The SAGE (serial analysis of gene expression) technique was designed to catch one tag per transcript only . However, this is not true in practice. When we studied the reactomes of porcine alveolar macrophages infected with porcine reproductive and respiratory syndrome virus (PRRSV), we found that noisy tags were abundant . In addition to the 3’ most tag, for example, at least 10 other tags for pig interleukin 1, alpha (IL1A) were present in the library. Generally speaking, the 3’ most tag is expressed most abundantly, but the numbers of tags per million (TPM) for other tags decrease significantly depending on their distances from poly(A) end of the mRNA. Nevertheless, the results indicate that SAGE-based tools generate noisy data for transcriptome analysis. In fact, only the 3’ most cut site tag is the only tag that should be used in analysis. If other tags were wrongly chosen for analysis, expression patterns/trends of a given gene might be dramatically different.
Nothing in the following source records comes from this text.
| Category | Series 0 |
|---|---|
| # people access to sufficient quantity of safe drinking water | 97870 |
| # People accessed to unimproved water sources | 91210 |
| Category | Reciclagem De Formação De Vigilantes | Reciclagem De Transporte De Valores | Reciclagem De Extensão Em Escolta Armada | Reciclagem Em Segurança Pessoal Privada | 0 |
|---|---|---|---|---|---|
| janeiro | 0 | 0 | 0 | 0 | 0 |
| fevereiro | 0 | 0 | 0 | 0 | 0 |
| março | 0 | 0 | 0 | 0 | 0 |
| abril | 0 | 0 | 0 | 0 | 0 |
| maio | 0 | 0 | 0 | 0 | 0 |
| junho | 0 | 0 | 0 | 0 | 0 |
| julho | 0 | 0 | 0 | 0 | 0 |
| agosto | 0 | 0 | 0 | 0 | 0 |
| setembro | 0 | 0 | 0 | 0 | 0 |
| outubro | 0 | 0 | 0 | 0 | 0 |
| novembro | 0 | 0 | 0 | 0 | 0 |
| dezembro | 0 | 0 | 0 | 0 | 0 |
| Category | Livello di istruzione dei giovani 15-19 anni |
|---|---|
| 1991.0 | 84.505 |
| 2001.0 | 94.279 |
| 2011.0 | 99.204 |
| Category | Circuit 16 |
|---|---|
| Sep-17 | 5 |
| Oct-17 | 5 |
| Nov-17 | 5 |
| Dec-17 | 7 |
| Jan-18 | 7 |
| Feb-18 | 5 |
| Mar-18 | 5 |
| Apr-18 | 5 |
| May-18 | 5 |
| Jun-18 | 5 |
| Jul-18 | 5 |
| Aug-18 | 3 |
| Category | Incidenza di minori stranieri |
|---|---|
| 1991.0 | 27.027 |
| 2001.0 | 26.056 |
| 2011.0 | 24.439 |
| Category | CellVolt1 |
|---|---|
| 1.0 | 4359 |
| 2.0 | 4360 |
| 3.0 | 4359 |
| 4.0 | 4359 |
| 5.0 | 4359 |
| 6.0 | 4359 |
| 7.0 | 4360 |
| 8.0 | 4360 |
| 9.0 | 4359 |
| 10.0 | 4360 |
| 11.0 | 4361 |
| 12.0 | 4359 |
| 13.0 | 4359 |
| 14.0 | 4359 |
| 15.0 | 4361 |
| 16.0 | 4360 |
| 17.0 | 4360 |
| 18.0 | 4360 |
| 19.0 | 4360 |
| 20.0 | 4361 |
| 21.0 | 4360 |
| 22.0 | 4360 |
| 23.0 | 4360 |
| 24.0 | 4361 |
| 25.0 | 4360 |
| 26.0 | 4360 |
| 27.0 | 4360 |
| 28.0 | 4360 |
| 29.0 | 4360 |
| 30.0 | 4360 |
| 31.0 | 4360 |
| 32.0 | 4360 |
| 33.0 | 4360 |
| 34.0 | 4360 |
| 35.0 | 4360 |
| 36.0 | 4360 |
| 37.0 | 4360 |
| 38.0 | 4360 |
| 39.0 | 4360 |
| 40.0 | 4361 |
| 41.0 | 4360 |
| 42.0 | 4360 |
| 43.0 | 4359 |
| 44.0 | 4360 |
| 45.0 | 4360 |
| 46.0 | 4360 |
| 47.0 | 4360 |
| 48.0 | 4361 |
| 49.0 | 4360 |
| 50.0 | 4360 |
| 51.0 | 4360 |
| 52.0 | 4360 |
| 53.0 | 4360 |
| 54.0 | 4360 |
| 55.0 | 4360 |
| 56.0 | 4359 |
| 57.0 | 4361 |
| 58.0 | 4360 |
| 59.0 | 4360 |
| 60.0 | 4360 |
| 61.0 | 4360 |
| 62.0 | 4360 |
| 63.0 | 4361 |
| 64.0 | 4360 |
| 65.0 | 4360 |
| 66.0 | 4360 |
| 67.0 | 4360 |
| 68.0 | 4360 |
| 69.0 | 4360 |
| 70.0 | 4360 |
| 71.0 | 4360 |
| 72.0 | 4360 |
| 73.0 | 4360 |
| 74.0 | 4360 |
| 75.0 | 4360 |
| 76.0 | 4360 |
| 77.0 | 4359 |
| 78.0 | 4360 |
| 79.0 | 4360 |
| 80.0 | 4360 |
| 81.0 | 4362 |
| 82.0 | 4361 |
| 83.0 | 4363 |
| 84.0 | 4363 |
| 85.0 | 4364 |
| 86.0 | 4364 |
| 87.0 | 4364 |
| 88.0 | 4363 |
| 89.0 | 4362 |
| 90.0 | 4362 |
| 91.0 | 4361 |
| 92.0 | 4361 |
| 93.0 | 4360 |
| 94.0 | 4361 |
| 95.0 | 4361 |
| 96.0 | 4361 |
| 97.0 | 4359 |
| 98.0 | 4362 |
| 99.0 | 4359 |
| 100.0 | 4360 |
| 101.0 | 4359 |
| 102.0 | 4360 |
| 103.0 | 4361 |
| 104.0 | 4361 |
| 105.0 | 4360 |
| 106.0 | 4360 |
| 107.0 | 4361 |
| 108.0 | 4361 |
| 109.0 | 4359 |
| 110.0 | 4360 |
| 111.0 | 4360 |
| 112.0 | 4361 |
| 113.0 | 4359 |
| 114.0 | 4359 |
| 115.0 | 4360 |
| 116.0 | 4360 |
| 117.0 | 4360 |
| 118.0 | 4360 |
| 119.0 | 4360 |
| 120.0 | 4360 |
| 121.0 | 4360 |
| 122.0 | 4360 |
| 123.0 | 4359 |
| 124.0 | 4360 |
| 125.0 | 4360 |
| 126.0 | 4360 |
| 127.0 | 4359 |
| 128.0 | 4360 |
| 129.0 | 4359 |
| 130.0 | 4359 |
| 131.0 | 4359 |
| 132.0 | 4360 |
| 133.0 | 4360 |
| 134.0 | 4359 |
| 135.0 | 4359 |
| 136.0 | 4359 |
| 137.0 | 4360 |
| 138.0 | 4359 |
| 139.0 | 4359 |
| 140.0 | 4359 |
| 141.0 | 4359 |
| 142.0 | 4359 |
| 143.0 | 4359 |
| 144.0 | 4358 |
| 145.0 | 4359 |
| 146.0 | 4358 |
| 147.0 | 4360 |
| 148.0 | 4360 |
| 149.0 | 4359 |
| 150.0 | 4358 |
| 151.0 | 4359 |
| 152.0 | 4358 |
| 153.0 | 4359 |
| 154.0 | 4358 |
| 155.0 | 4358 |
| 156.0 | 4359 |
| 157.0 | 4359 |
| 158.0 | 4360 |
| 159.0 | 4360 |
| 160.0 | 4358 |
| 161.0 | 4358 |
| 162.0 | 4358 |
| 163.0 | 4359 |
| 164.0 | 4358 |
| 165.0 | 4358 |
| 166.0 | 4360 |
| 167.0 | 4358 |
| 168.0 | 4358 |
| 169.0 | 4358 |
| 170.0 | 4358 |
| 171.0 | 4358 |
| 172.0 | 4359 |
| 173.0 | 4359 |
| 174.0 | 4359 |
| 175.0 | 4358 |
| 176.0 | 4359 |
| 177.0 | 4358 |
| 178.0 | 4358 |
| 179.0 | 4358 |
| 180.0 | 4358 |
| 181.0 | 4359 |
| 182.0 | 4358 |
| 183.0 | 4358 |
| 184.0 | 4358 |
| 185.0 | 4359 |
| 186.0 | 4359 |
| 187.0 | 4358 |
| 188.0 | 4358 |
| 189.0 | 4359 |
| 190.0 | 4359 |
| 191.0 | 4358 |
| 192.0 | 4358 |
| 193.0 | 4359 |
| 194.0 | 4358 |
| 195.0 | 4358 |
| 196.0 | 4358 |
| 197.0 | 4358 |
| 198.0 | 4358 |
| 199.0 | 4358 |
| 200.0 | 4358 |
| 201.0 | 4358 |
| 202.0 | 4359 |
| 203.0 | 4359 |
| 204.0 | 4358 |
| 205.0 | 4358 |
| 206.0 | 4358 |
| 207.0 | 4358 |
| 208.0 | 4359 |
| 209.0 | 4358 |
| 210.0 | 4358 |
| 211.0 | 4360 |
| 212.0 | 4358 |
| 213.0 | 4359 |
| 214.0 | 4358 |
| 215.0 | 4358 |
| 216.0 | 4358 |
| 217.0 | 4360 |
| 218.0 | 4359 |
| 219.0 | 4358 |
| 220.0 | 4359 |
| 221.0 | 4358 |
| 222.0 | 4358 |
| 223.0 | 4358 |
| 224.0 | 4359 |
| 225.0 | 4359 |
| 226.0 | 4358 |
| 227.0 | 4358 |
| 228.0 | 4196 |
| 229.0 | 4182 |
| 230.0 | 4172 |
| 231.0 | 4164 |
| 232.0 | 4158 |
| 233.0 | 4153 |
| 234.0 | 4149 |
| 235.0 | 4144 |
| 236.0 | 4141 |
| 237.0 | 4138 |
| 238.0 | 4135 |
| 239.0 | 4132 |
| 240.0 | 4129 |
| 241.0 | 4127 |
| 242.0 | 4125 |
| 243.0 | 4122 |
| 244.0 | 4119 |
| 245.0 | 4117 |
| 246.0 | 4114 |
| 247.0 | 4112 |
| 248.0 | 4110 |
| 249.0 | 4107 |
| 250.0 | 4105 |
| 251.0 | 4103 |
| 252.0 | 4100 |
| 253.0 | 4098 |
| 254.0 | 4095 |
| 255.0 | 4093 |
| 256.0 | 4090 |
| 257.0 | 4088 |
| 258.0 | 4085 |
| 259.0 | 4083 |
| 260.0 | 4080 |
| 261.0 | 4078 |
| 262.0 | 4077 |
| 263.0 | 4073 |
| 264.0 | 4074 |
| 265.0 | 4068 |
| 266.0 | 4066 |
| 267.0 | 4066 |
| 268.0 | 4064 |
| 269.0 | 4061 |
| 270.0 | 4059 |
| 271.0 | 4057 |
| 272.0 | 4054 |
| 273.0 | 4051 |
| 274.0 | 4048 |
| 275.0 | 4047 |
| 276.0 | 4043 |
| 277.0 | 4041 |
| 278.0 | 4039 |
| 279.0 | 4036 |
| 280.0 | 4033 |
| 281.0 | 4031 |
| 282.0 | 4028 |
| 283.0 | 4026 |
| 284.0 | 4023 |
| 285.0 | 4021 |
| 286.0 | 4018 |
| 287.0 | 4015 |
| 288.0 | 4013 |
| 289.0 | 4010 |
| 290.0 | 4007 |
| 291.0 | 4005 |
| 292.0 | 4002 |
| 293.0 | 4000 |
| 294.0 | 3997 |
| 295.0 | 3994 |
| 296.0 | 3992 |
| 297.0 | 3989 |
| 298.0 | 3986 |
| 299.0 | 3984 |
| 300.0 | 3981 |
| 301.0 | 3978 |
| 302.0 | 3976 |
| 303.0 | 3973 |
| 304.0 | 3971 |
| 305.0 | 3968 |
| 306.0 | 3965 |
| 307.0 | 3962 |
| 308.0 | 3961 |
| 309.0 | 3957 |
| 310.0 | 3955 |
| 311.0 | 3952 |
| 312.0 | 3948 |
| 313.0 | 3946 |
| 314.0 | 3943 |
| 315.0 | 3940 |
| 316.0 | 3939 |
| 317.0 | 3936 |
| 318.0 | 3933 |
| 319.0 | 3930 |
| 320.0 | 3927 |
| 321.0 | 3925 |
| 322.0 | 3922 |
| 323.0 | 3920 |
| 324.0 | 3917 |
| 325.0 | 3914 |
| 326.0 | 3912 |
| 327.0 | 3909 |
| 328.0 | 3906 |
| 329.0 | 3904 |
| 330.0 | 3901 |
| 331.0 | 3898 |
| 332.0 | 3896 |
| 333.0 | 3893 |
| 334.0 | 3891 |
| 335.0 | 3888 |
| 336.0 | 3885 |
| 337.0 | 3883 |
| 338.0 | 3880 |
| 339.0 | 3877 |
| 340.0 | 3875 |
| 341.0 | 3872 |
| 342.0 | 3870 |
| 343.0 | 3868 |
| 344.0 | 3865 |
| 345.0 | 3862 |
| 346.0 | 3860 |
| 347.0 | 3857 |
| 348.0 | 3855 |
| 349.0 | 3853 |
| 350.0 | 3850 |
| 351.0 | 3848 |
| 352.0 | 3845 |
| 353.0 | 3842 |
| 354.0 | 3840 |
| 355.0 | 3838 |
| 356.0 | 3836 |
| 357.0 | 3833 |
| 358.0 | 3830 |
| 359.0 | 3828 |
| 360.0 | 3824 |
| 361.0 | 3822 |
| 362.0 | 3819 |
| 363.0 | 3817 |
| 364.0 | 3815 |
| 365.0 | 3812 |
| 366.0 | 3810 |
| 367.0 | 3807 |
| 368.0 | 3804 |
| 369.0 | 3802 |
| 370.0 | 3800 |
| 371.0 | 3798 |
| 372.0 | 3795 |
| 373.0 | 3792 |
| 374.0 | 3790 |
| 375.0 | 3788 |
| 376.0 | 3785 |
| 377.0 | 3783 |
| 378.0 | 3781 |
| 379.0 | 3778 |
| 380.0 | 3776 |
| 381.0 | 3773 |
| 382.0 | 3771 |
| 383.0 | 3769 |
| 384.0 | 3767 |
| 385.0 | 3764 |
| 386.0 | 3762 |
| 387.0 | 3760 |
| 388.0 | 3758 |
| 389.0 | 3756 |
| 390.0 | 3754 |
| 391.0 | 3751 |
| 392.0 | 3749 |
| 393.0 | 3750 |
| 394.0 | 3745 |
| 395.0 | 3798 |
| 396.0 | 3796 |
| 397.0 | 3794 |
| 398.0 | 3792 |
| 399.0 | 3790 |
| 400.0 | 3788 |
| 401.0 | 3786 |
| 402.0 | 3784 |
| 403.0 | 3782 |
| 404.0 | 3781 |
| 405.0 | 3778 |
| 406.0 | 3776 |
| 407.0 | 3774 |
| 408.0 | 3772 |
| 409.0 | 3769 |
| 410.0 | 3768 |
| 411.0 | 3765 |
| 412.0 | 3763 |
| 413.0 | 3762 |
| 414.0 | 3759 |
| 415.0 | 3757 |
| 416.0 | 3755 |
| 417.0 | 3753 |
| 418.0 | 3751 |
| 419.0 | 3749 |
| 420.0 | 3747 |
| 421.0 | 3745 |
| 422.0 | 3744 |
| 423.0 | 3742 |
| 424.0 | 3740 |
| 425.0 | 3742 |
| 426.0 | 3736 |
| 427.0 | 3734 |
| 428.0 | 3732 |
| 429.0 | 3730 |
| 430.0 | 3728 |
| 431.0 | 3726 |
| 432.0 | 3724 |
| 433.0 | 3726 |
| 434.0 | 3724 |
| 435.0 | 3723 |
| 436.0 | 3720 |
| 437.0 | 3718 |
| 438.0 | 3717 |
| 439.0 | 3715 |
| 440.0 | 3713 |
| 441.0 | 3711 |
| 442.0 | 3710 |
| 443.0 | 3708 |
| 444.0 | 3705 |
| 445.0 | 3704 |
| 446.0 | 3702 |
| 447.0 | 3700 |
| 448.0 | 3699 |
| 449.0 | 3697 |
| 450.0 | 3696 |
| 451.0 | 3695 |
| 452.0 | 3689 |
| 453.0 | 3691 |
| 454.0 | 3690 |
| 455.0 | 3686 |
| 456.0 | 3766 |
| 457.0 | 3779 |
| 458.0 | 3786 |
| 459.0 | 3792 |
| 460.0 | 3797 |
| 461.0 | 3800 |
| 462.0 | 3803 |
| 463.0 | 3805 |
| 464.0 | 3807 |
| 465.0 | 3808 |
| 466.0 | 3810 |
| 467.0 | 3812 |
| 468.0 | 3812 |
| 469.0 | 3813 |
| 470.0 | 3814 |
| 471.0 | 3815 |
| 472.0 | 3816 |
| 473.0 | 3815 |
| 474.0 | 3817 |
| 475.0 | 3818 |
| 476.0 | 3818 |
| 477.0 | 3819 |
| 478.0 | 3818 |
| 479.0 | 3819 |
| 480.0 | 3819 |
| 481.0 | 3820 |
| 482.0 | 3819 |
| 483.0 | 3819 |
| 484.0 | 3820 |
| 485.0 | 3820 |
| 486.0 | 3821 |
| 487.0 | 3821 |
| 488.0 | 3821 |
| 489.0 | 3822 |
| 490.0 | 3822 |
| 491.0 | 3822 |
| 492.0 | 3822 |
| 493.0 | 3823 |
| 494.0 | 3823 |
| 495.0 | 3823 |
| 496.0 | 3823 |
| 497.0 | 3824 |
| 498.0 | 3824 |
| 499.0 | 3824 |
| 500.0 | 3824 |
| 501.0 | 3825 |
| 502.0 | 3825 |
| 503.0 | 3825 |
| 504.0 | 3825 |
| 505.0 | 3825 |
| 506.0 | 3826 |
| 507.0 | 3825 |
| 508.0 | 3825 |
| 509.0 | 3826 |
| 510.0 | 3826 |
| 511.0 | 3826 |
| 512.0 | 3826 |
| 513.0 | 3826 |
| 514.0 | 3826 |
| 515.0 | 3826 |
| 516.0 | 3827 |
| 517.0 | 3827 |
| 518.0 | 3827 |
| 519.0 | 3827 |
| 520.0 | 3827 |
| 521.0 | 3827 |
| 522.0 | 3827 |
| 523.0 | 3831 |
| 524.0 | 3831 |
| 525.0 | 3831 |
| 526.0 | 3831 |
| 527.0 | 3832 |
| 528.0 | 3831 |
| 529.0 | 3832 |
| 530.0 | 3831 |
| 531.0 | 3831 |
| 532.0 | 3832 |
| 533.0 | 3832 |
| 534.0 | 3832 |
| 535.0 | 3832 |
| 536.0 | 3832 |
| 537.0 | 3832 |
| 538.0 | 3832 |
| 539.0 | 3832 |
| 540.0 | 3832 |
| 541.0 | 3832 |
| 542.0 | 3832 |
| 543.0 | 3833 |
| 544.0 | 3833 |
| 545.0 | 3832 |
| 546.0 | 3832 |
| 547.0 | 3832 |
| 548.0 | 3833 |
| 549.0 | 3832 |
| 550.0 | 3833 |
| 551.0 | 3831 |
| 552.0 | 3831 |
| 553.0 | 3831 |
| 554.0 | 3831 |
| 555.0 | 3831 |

Library preparation often uses ligases, either T4 ligase for DNA ligation or T4 RNA ligase for RNA ligation. As discussed above, ligation adds adaptors/linkers to 5’ end and/or 3’ end of DNA/RNA inserts, allowing them to fit in specific sequencing platforms. In reality, not only 5’ adaptors – DNA/RNA inserts – 3’ adaptors, but other combinations within inserts or between adaptors and inserts can occur randomly, especially when DNA/cDNA molecules are digested with restriction enzymes. Our recent experience shows that even a 120 bp read can contain three digested fragments that are located on different chromosomes. For example, after “unchaining” of the ligated artifacts, 106 million reads were increased up to 132 million reads with ≥ 36 bp in length. As a consequence, the unique mapping rate was also improved from ~45% to ~65%. In my opinion, the community needs to pay more attention to the artifact issues that occur during the preparation of next generation sequencing libraries.
Here I just listed a few examples about biases, noisy data and artifacts due to DNA/RNA manipulation during preparation of the next generation sequencing libraries. Therefore, bioinformaticians should get to know how the libraries are prepared before they can develop programs and software to handle these challenges sufficiently and carefully. In particular, we need to be cautious if we would develop tools to explore polyadenylation events using RNA-seq data, because the 3’ UTR reads are biased and incomplete. We would not collect reliable information if we simply use the tag counts derived from a SAGE library or its derivatives to determine alternative polyadenylation events or proximal to distal/distal to proximal site shifts. Furthermore, ignoring artifact reads is not cost-effect. Next generation sequencing technologies generate high quality reads since none of the platforms use Sanger sequencing. However, data analysis errors will occur if we do not pay attention to biases, noisy data and artifacts.
This work was supported by the Eunice Kennedy Shriver National Institute of Child Health & Human Development of the National Institutes of Health under Award Number R21HD076845 to ZJ. The content is solely the responsibility of the authors and does not necessarily represent the official views of the National Institutes of Health.